Livres. Riccardo Muti : Prima la musica (L’Archipel). On se souvient qu’en mars 2011, à Rome, alors qu’il dirige Nabucco de Verdi et son choeur des esclaves, le chef septuagénaire Riccardo Muti (né en 1941) jamais en reste d’une action fracassante propre à défendre l’art et la musique, regrettant l’Italie perdue, bissait le choeur fameux avec la complicité du public debout, explicitement hostile à Berlusconi, à l’instar des révoltés républicains de 1840. La musique était devenu hymne politique contre un pouvoir étranger à tout essor culturel. L’anecdote souligne les positions d’un chef déterminé voire sec et despotique qui incarne après Toscanini et Nino Votto (son maître direct, avant que Karajan ne l’appelle à Salzbourg pour y diriger Mozart au début des années 1980 (Cosi…), le mythe du chef charismatique, guide et visionnaire pour tous. De fait, sa plume, à l’honneur dans ce carnet de commentaires, pensées, suggestions sur sa carrière ne manque pas de phrases pénétrantes, souvent superfétatoires voire autosatisfaites lorsqu’il s’agit d’évoquer telle ou telle production, tel ou tel concert. Félin mordant et jaloux de sa gloire, Muti semble souvent dresser la liste de ses réalisations comme s’il s’agissait de démontrer tous ses mérites dans un procès imaginaire.

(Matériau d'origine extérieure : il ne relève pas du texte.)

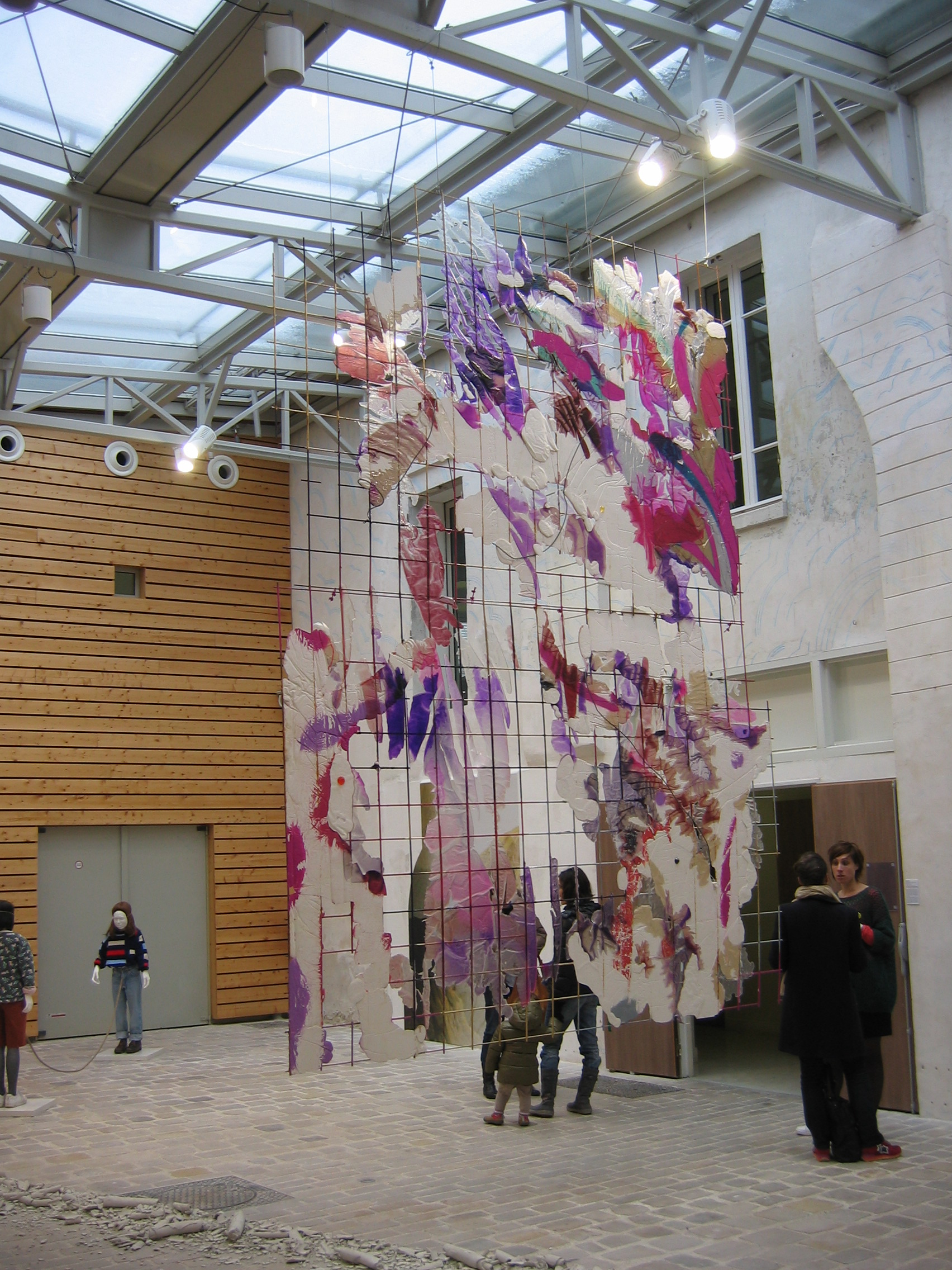 Cour intérieure de la graineterie, ancien immeuble de la ville d'Houilles restauré dans les années 2010 pour en faire un centre culturel

Le titre « Prima la musical! » donne l’indice d’un musicien qui laisse toute la place à l’orchestre et au chant ; face aux mises en scène dont Muti dénonce souvent les décalages, les glissements dangereux, l’incompréhension, le chef défend ses chanteurs et ses instrumentistes. Il n’est guère que quelques scénographes dignes de son engagement et de son exigence : Ronconi ou Strehler.

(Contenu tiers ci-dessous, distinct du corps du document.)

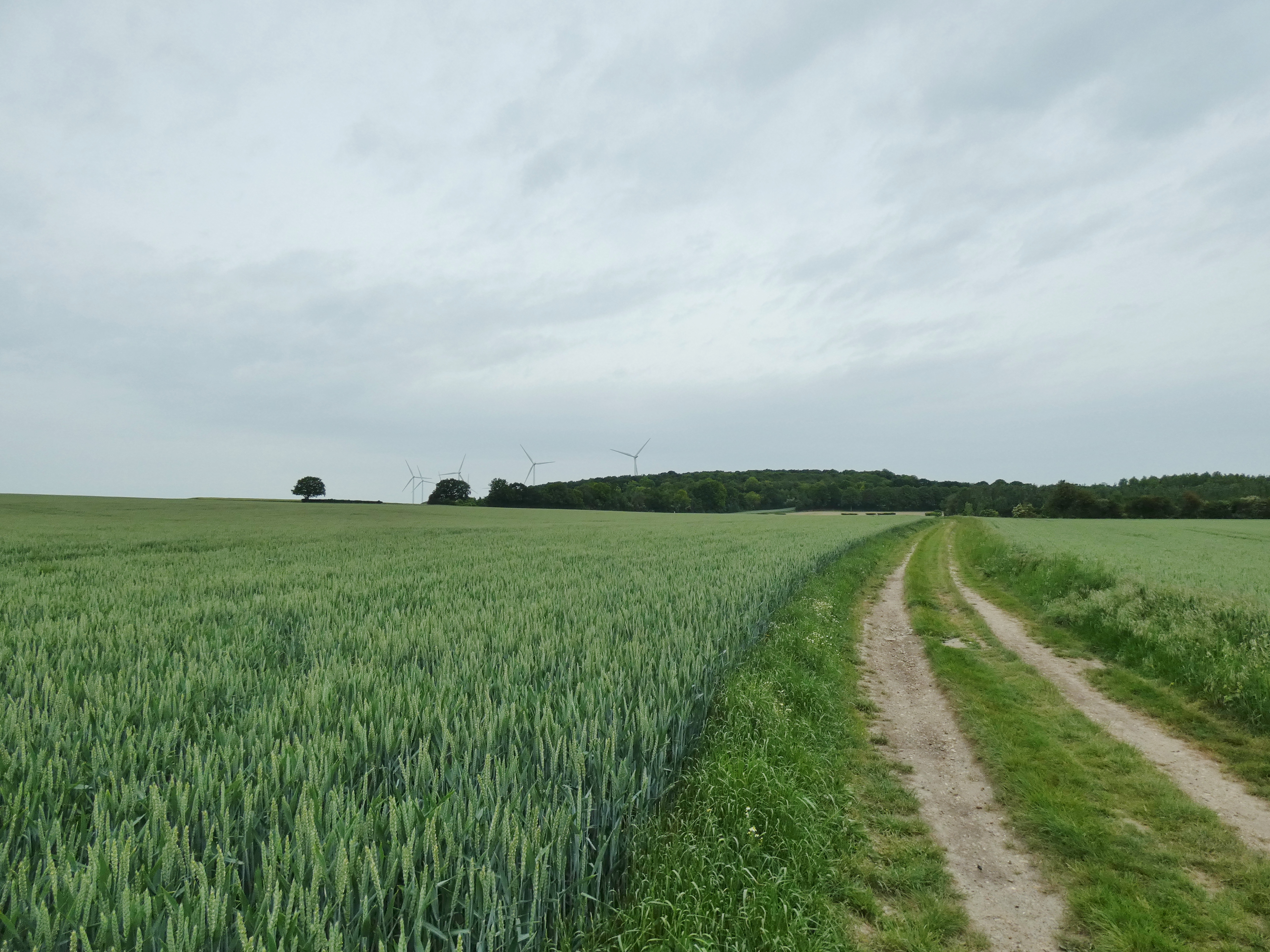 Le sentier de Grande Randonnée 124 au lieu-dit "La Pièce de Wariville"

Passion Verdi. C’est essentiellement au chapitre verdien que la plume se révèle la plus passionnante : Muti l’inflexible se montre très inspiré dans le travail sur les opéras de Verdi : rajeunir La Traviata (avec Alagna), dépoussiérer Le Trouvère, retrouver les silences de Macbeth (et ses pianissimos souhaités par Verdi), opter pour le diapason 432 pour Otello… Autant d’options bien argumentées et expliquées qui fondent ici une connaissance profonde et intime d’une écriture si proche de sa sanguinité artistique.

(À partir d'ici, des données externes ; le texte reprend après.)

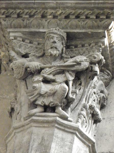 Chapiteau du Roi David à la Primatiale de Vienne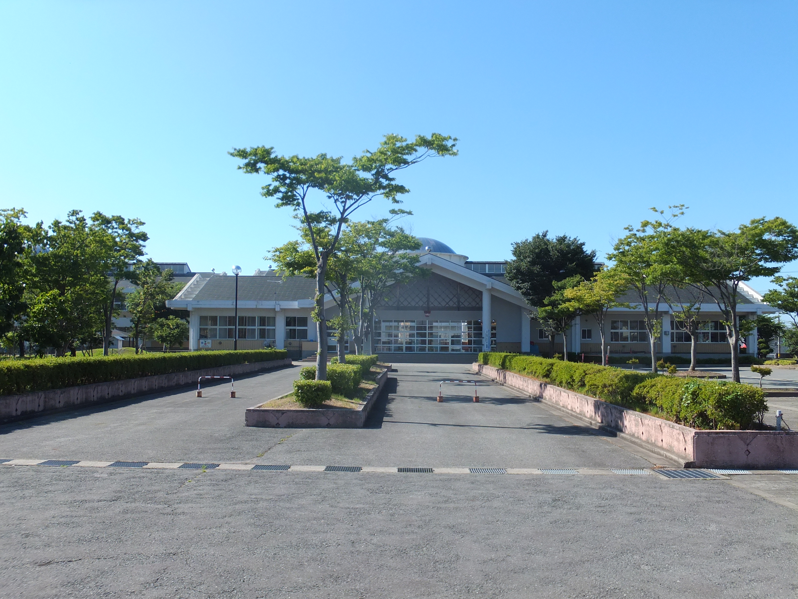 潟上市立大豊小学校。大久保小学校と豊川小学校の統合により2012年に開校した。

L’affaire de sa démission obligée de La Scala (dont il est directeur de 1986 à 2005) après la résistance d’un personnel de plus en plus réticent face à la droiture fière et souvent supérieure d’un maestro drapé comme un dieu grec est évidemment évoquée… à la faveur du démissionnaire.
Outre les évocations positives des épisodes de la vie musicale, plusieurs figures paraissent ici : Karajan (le père spirituel), Pavarotti (et ses aigus satinés dans un Don Carlos mémorable), Strehler, Jessye Norman, Fellini, Toscanini, mais aussi Callas (pressentie espérée mais finalement inaccessible) ou Nino Rota et Sviatoslav Richter, duo de solistes pour ses noces… A l’heure des révolutions stylistiques permises par le jeu sur instruments d’époque, Muti fait cependant figure de chef d’un monde révolu. Quel grand metteur en scène voudrait d’ailleurs travailler avec lui ? L’Italien magnifique, comme un lion aguerri, ne semble plus être aussi convaincant à l’opéra et demeure surtout invité pour quelques cycles symphoniques et des messes exigeant souffle fervent, solennité d’un autre âge.
Livres. Riccardo Muti : Prima la musica (L’Archipel). 19,95 €. ISBN : 9782809805390. 236 pages. Parution : 12 mars 2014.